Now I find it important to point out that Ripley has no love interest in this film. She does not show any emotional attachment to the crew. In fact the only feminizing aspects to her character would be her maternal instinct to find the cat (which either dooms the other crew mates or keeps her alive), her reluctance to let the alien on board to protect the ship and crew, and at the end of the movie when she strips down to her underwear. Even the striping down can be seen as either “Creed’s notion of Ripley as the reassuring face of womanhood” or “Clover’s idea that Ripley actually represents an adolescent male” (Cornea, 2007) I think both these readings are accurate. Ripley like the Alien has an androgynous quality that makes them superior. They can call on the gender traits that best suit them in order to survive. In this film Ripley’s ability to salvage her independence and to stay pure to her androgyny, keeps her alive. I argue this because later in the Alien Series when it is alluded to that Ripley has sex, is when she actually dies.

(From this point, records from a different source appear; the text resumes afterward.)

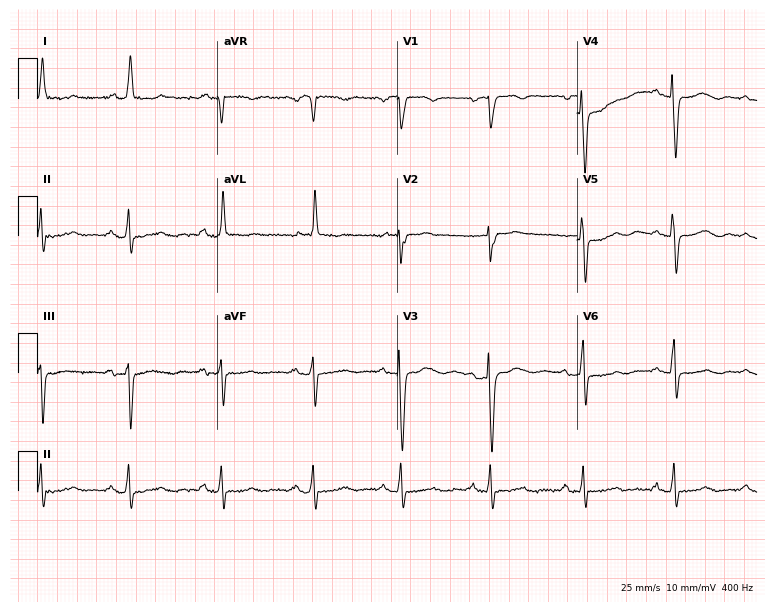
ECG — a female patient, 78 years old. Screened for six findings — first-degree AV block, right bundle branch block (RBBB), left bundle branch block (LBBB), sinus bradycardia, atrial fibrillation (AF), sinus tachycardia — none is recorded.
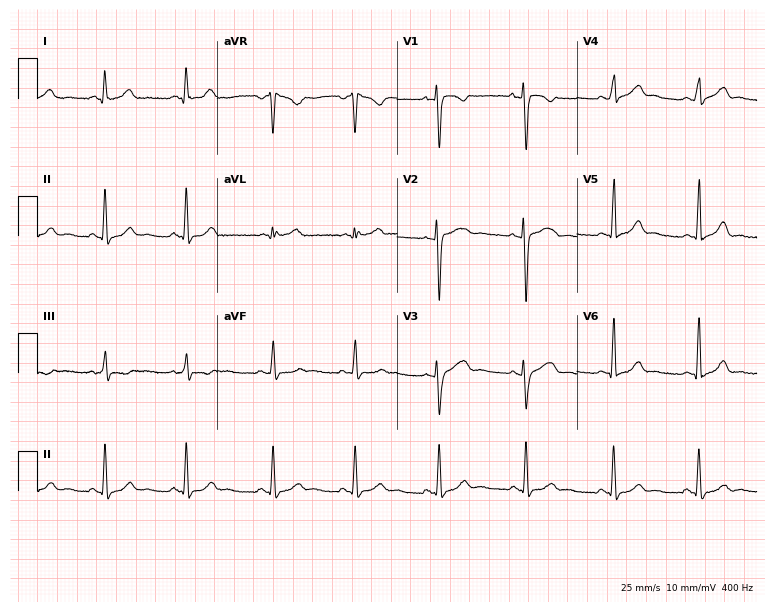
Standard 12-lead ECG recorded from a female patient, 22 years old. None of these six findings is recorded: first-degree AV block, right bundle branch block, left bundle branch block, sinus bradycardia, atrial fibrillation, sinus tachycardia.
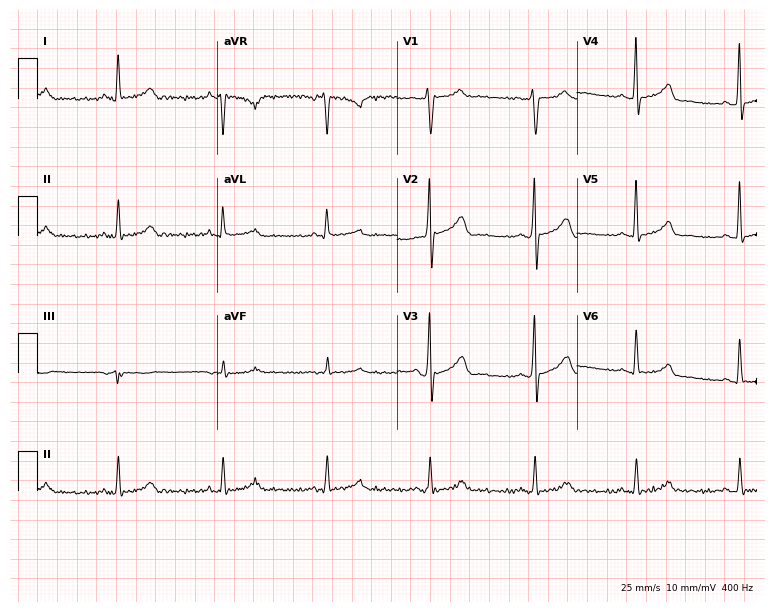
Standard 12-lead ECG recorded from a 65-year-old man (7.3-second recording at 400 Hz). None of these six findings is recorded: first-degree AV block, right bundle branch block, left bundle branch block, sinus bradycardia, atrial fibrillation, sinus tachycardia.

In my summation, the leading woman of both movies perform more of a male role in life and try to suppress their feminine qualities in order to either fit in or avoid fitting into the male driven social order of their realities. When a deviation from this norm in their lives happens the male dominated social structures of these films sense this perceived weakness and attempt to control or eliminate this opposing force.
Works Cited
Badley, L. (2000). Scully Hits the glass ceiling: Postmodernism, Postfeminism, Posthumanism. In E. R. Helford, Fantasy Girls (pp. 61-90). Rowman and Littlefield.
Cornea, C. (2007). Science Fiction Cinema: Between Fantasy and Reality. Rutgers University Press.
Creed, B. Alien and the Monstrous-Feminine.
Mendlesohn, N. M. (2000). The Cartesian Novum of 'Third Rock from the Sun'. In E. R. Helford, Fantasy Girls (pp. 41-60). Rowman and Littlefield.
Newton, J. Feminism and Anxiety in Alien.